1888-P: Impaired Insulin Clearance Relates to Increased Liver Fat Content in Recent-Onset Type 2 Diabetes and to Impaired Glucose Control in Recent-Onset Type 1 Diabetes

Abstract

Hepatic insulin metabolism in patients with newly diagnosed diabetes is not yet understood. Insulin clearance seems to be decreased in patients with obesity, visceral adiposity and type 2 diabetes (T2D), but data compared to glucose tolerant humans have been inconclusive. To this end, persons with type 1 diabetes (T1D; n=124) or type 2 diabetes (T2D; n=401) and glucose-tolerant humans (CON; n=245) underwent hyperinsulinemic-euglycemic clamps to assess insulin sensitivity (IS) and whole-body insulin clearance (ICWBIC, ml x kg-1 x min-1). Hepatic insulin clearance was also calculated from the ratio of the areas under the curve of plasma C-peptide and insulin (0-60 min) during intravenous glucose-tolerance test (IVGTT, 0-60 min) and mixed meal tolerance test (MMTT, 0-180 min). Hepatocellular lipid content (HCL) was measured by 1H-magnetic resonance spectroscopy.
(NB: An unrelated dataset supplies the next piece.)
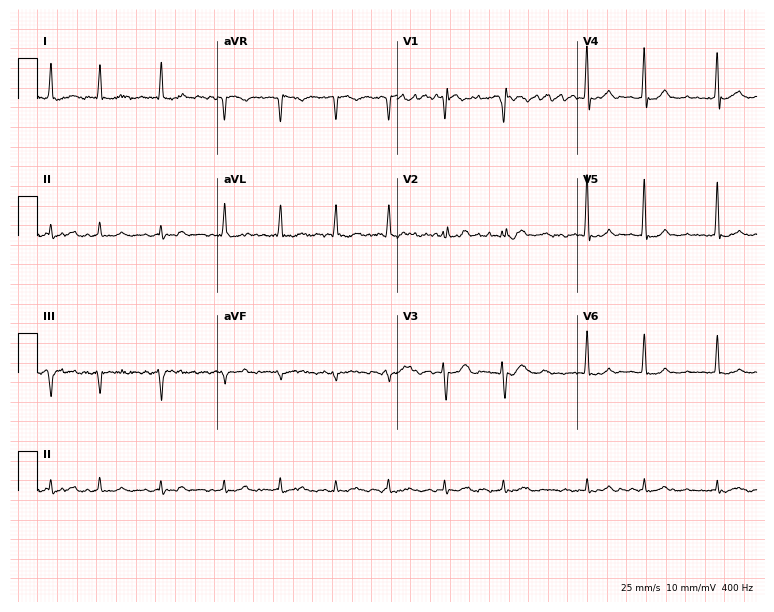
Resting 12-lead electrocardiogram (7.3-second recording at 400 Hz). Patient: a 69-year-old man. None of these six findings is recorded: first-degree AV block, right bundle branch block, left bundle branch block, sinus bradycardia, atrial fibrillation, sinus tachycardia. Other findings, if any, are not listed.

Analyses were adjusted for age, sex and BMI. In T1D, ICIVGTT (1.71±1.1 vs. 2.3±0.3 and 3.2±0.3, all p<0.05) as well as ICMMT (1.6±0.7 vs. 2.0±0.4 and 2.1±0.3, all p<0.05) were lowest compared to T2D and CON respectively and correlated negatively with HbA1c (r=-0.242 and r=-0.279, both p<0.05). In T2D, ICIVGTT was positively correlated with HbA1c (r=0.178, p<0.05) as well as with IS (r=0.242, p<0.05). T2D patients with hepatic steatosis (n=73) had lower ICIVGTT, ICWBIC as well as ICMMT (2.2±0.31 vs. 2.4±0.31, 1.4±0.4 vs. 1.5±0.4 and 1.9 ±0.3 vs. 2.1±0.2 respectively, (i.e., differences of 8%, 9% and 7%, all p<0.05) compared to T2D without steatosis (n=53). CON with steatosis also had lower ICIVGTT (n=103, 2.1±0.2 vs. 2.3±0.35, p<0.05). ICMMT positively correlated with IS (r=0.338 and r=0.187, both p<0.05) in T1D and T2D, but not in CON. In conclusion, glycemic control likely impairs insulin clearance particularly in T1D patients, whereas steatosis affects insulin clearance in T2D and in glucose tolerant humans. Disclosure S. Antoniou: None. O.P. Zaharia: None. K. Strassburger: None. Y. Karusheva: None. K. Bodis: None. Y. Kupriyanova: None. V. Burkart: None. K. Muessig: None. A. Gastaldelli: Consultant; Self; A. Menarini Diagnostics, Eli Lilly and Company, Genentech, Inc., Gilead Sciences, Inc., Inventiva Pharma. M. Roden: Advisory Panel; Self; Boehringer Ingelheim Pharmaceuticals, Inc., Poxel SA, Servier. Board Member; Self; Eli Lilly and Company. Research Support; Self; Boehringer Ingelheim Pharmaceuticals, Inc., Sanofi. Speaker's Bureau; Self; Novo Nordisk Inc. J. Szendroedi: None.